L’intrigue prend racine dans des événements passés qui sont évoqués à mi-mots, et qu’on n’arrive pas à identifier. De quoi parle Jay Garrick ? Pas une note de renvoi, pas un dialogue détaillé ne vient éclairer le truc. Le lecteur de passage, celui qui, par exemple, pourrait prendre le recueil parce qu’il aime bien le scénariste, est complètement largué. Pour comprendre un morceau de DC, faut avoir lu tout DC. Belle politique de fidélisation.
Ensuite, le récit raconte comment Hal Jordan et Oliver Queen font scission d’avec le reste de la Ligue et décident d’adopter une attitude plus proactive, en allant chercher les méchants là où ils se cachent. Prétexte moult fois exploré (la dernière fois, de mémoire, c’était dans la Justice League Elite de Kelly et Mahnke), idée intéressante mais dont il faut faire quelque chose. Et c’est notamment là que le bât blesse : Robinson donne l’impression vivace qu’il ne sait pas quoi faire de l’idée. Et les personnages non plus. Au bout de trois épisodes (sur sept), ils en sont à constater qu’ils tournent en rond et n’accomplissent rien de grand. On réprime un bâillement. La suite n’est guère mieux : le groupe finit par se constituer (Congorilla et le Starman bleu rejoignant les autres), et là commence à germer l’idée que tous les maux qu’ils essaient de soigner proviennent de ce bougre de Prometheus, un vrai bon gros méchant qui fait des choses si terribles que, au final, on ne peut pas tellement en vouloir aux plus virulents des héros.

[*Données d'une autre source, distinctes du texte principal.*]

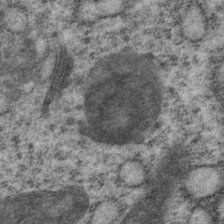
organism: P. pacificus
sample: Pharynx
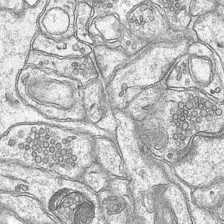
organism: Mouse
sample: CA1 Hippocampus
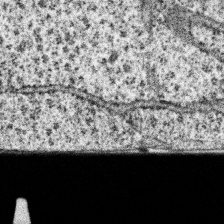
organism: Human
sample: HeLa cells
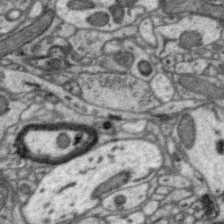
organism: Zebra finch
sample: Brain
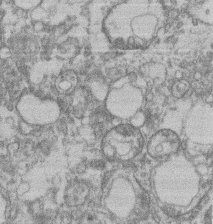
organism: Mouse
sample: T cell stromal cell synapse
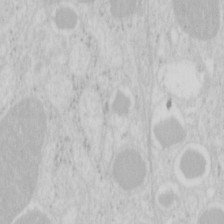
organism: Mouse
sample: Pancreas
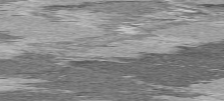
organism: C57BL Mouse
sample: Heart
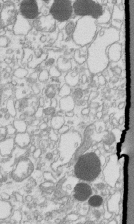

Le discours politique est complètement atténué, il n’y a pas de réflexion sur l’engagement héroïque et sur les conséquences des super-pouvoirs, les engueulades ne dépassent guère le stade des questionnements niveau école primaire, bref, c’est assez ras des pâquerettes. La série se termine sur une scène qui, et c’est là le pire, cautionne le vigilantisme, et assimile la « justice » tant réclamée à la vengeance. Bref, ça sent carrément le renfermé, et on est loin du Robinson brillant qui avait écrit Golden Age pour Paul Smith. Robinson, c’est sans doute comme John Byrne ou Marc Silvestri, des extraterrestres l’ont enlevé et remplacé par une pâle copie.
Même narrativement, ça ne tient pas. Les dialogues ne sont pas bons, les blagues (déjà fort rares) tombent à plat, la caractérisation est inefficace. Les personnages sont amenés tardivement et on n’a le temps de s’intéresser ni à eux ni aux relations qu’ils entretiennent au sein d’un groupe qui ressemble plus à un instantané dans une salle des pas perdues d’une gare un peu vide, qu’à une réelle équipe. Il y a, à un moment, une trahison, et quand l’identité du traître est révélée, les explications renvoient à des mots qu’il a (aurait ?) prononcés. J’ai relu les passages concernés, et je n’ai pas trouvé les mots en question (sont-ils noyés dans un flot de dialogues ?) : Robinson, d’ordinaire carré pour ce genre d’effets, s’est planté, me semble-t-il.
Le tout dans un graphisme de peinture pompier assez peu narrative, ça donne un gros machin indigeste qui tire le genre super-héros, et les personnages de la Ligue, vers le bas.
Un très mauvais album pour l’un des pires scripts du scénariste.